In the exhibition’s handsome accompanying catalogue, the museum’s director Max Hollein describes Schreier as “a true pioneer in the field…Her intention,” he notes, “was always to put together a trove of high fashion, not as a wardrobe but as an appreciation of a form of creative expression.”
The exhibition, curated by the department’s Associate Curator Jessica Regan, has been designed by movie imagists Shane Valentino and Nathan Crowley to subtly evoke the glamour of Detroit’s art deco architecture and the silver screen movies that first ignited the collector’s passion for fashion, and continue to intoxicate her. “The individual objects are so strong,” Regan notes, that these elements have been pared down to serve as a foil to the inherent drama of the clothes.

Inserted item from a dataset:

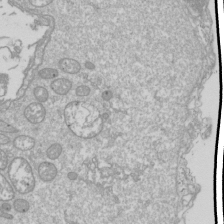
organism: Drosophila
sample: Cell division; meiosis; drosophila spermatocytes

As an impressionable child, Schreier was introduced to fashion through her father Edward Miller, a furrier at the Detroit outpost of Russeks Department Store, owned by the parents of the photographer Diane Arbus. She admired the clothes of the well-heeled clients so much that they would eventually bring in their cast-offs for her to play with. According to Schreier, however, she never saw these as pieces with which to play dress-up. “You wouldn’t put your Picasso on your back, would you?” is her riposte to those who question why, to this day, she was never tempted to wear the pieces herself.
The opening section of the exhibition was inspired by Schreier’s personal quest. As Regan, “when she was first starting out as a collector she didn’t know very much about fashion history and she was just responding to the formal qualities of what she saw. She was looking for beauty and that’s what inspired her.”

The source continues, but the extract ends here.